Comme l’évaluation politique, la gestion de la chaîne d’approvisionnement ou la détection de risques. En 2025, Kalshi évite les restrictions liées aux événements politiques, se concentrant sur les indicateurs économiques et sportifs, avec un volume cumulé supérieur à 170 milliards ; des applications internes (ex. gestion des risques de chaîne d’approvisionnement) ont prouvé une meilleure précision chez Google, Microsoft. En 2026, ces plateformes se concentreront d’abord sur des usages non financiers — évaluation politique (probabilités d’événements climatiques), risques d’entreprise, événements publics (ex. distribution de médailles olympiques) —, avec peu de contraintes réglementaires mais un fort attrait pour les clients institutionnels et gouvernementaux ; la régulation CFTC et européenne ouvrira ces portes, évitant l’étiquette de jeu.

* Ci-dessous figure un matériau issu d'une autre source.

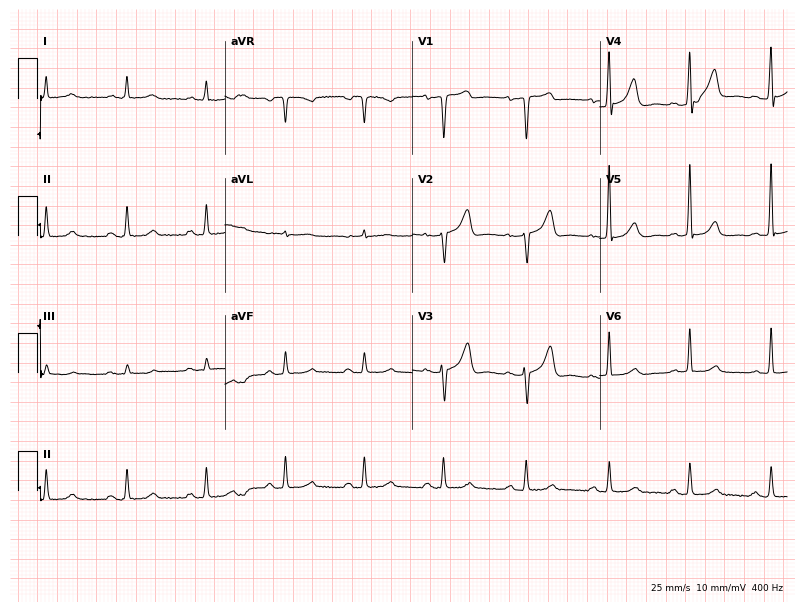
12-lead ECG from a male patient, 64 years old. No first-degree AV block, right bundle branch block, left bundle branch block, sinus bradycardia, atrial fibrillation or sinus tachycardia recorded for this tracing. Findings outside these six are not listed.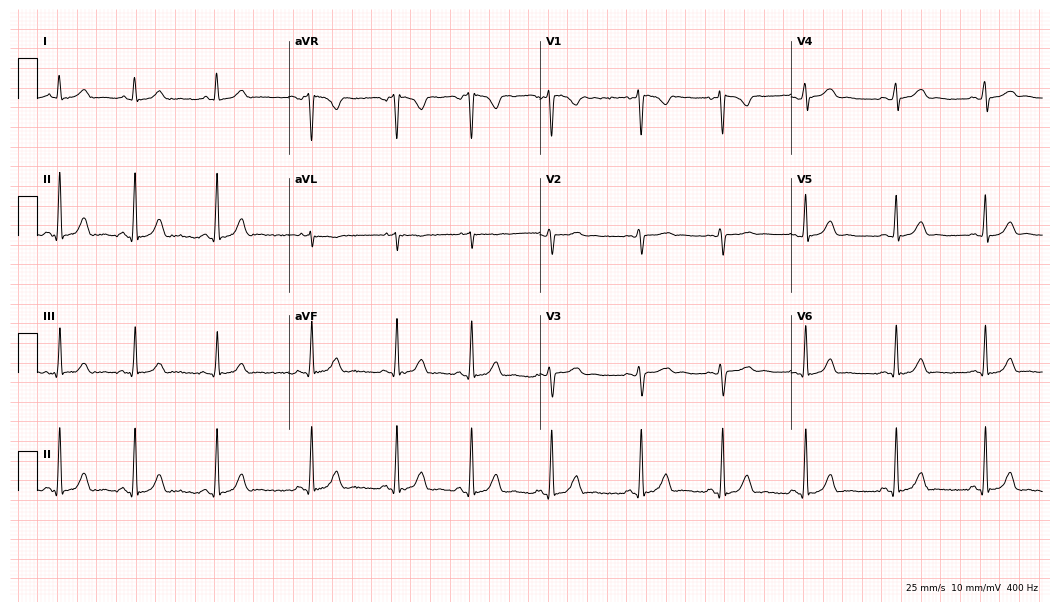
Standard 12-lead ECG recorded from a 19-year-old woman. Read as a normal ECG.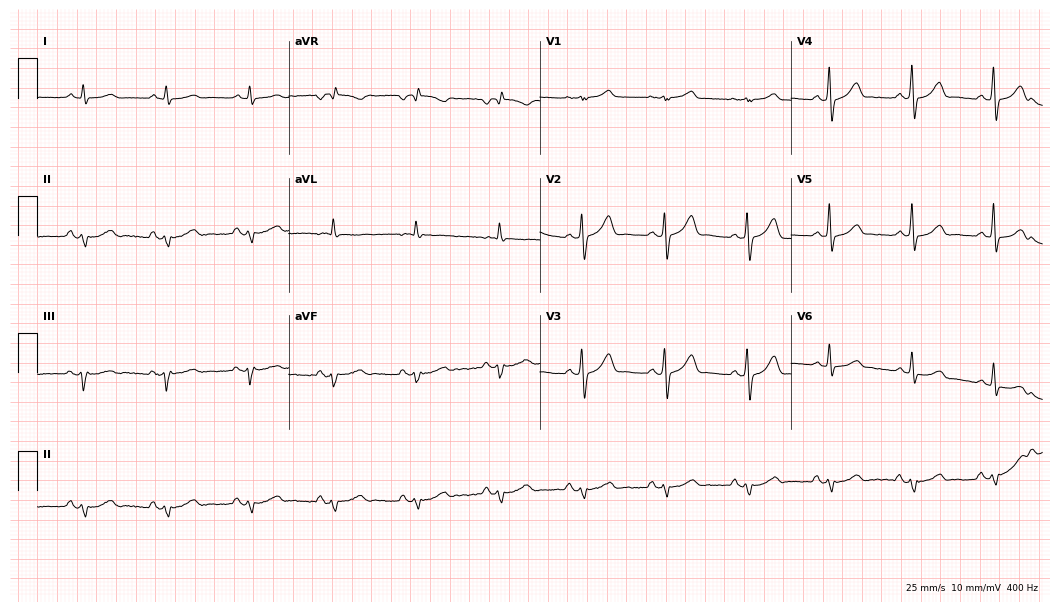
Electrocardiogram (10.2-second recording at 400 Hz), a male, 73 years old. Of the six screened findings (first-degree AV block, right bundle branch block, left bundle branch block, sinus bradycardia, atrial fibrillation, sinus tachycardia), none is recorded. Findings outside these six are not listed.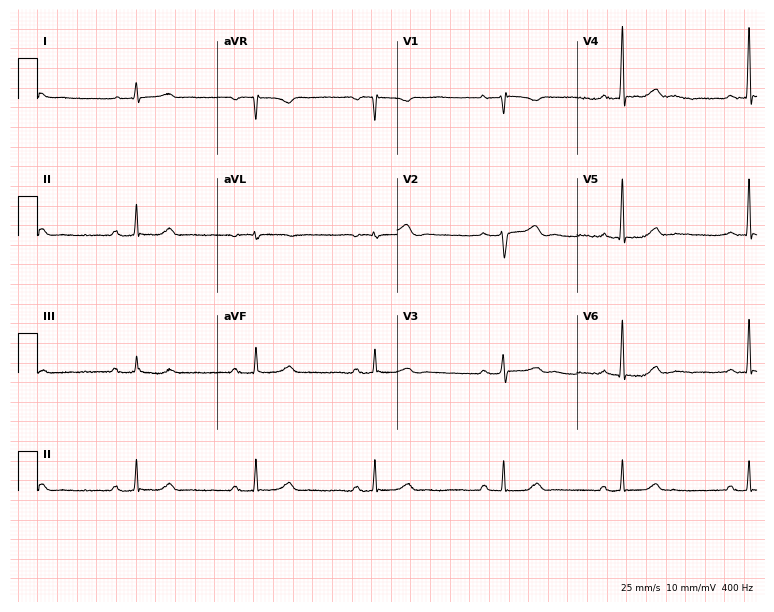
Electrocardiogram, a female, 50 years old. Interpretation includes first-degree AV block.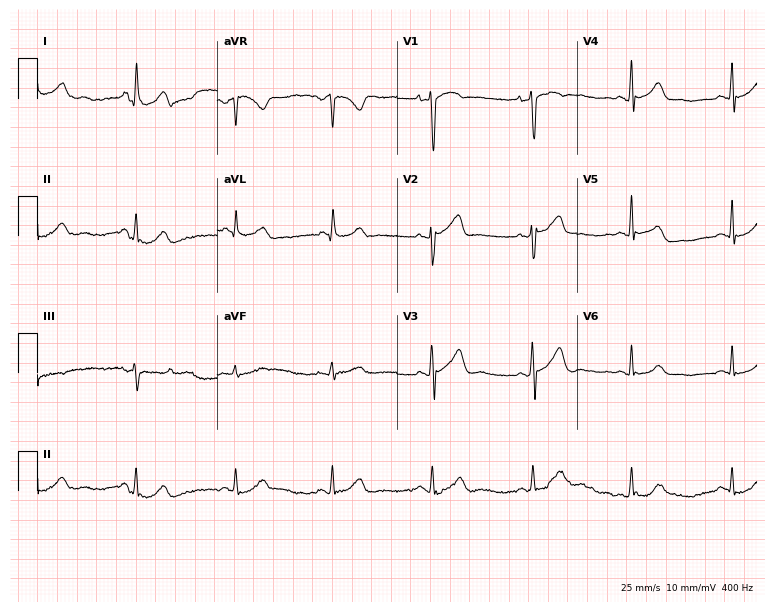
12-lead ECG (7.3-second recording at 400 Hz) from a 32-year-old man. Labelled as a normal ECG.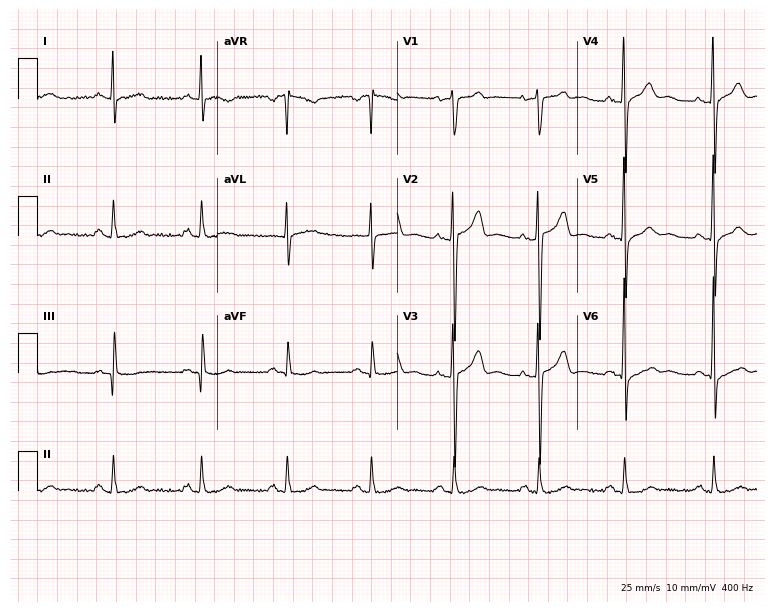
Electrocardiogram (7.3-second recording at 400 Hz), a male, 34 years old. Overall reading on record: normal ECG.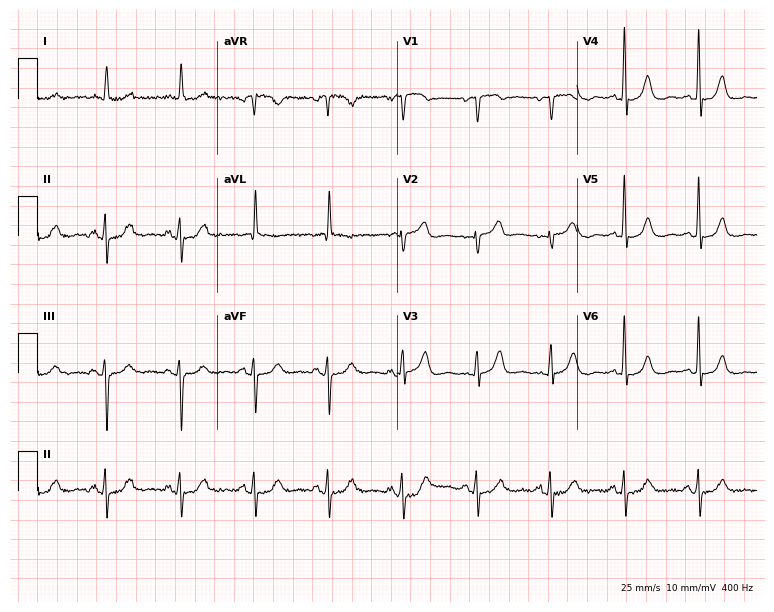
Standard 12-lead ECG recorded from a 74-year-old woman (7.3-second recording at 400 Hz). None of these six findings is recorded: first-degree AV block, right bundle branch block (RBBB), left bundle branch block (LBBB), sinus bradycardia, atrial fibrillation (AF), sinus tachycardia.

Ce qui sera appelé par IA, institutions ou systèmes de recherche sera gagnant. En 2025, Polymarket et Kalshi sont largement intégrés dans Google Finance, Bloomberg, Forbes, CNBC, comme indicateurs de consensus en temps réel, surpassant les sondages ; les benchmarks académiques comme SIGMA renforcent leur crédibilité. En 2026, avec la demande croissante d’agents IA et d’institutions, la compétition se concentrera sur la fréquence d’appel — par des modèles comme Gemini ou Claude, ou par des institutions comme Vanguard ou Morgan Stanley, pour la vérification externe ou l’intégration dans la gestion des risques ; le volume est important, mais c’est la « citation » qui déterminera le leader, établissant une infrastructure comparable à Chainlink.
Après 2026, le marché des prévisions sera soit « comme l’eau, l’électricité, le gaz » — indispensable —, soit marginalisé. En 2025, ICE et autres géants financiers investissent dans Polymarket, avec un TVL dépassant plusieurs milliards, et la diffusion des données dans les terminaux principaux ; les protocoles AgentFi et MCP instaurent une boucle IA en fin d’année. En 2026, la compétition portera sur leur capacité à devenir une interface en temps réel pour le modèle mondial IA, une couche de signal standard pour les terminaux financiers, ou un moteur de consensus pour la prise de décision ; ceux qui réussiront seront aussi indispensables que Bloomberg ou Chainlink, tandis que les plateformes purement transactionnelles seront marginalisées ; cette étape déterminera si le secteur passe d’une narration cryptographique à une infrastructure mondiale d’information.
Conclusion
Les marchés de prévision n’ont plus besoin de prouver leur « faisabilité » ; le vrai tournant est : commencent-ils à être utilisés comme signaux décisionnels, et pas seulement comme outils de trading. Lorsqu’un prix est constamment cité par chercheurs, institutions et modèles systémiques, le rôle du marché de prévision a changé.
En 2026, la compétition ne portera plus sur la popularité ou le volume, mais sur la stabilité, la crédibilité et la fréquence d’appel des signaux. La capacité à devenir une infrastructure d’information durable déterminera s’il évoluera vers une nouvelle étape ou restera dans une narration cyclique.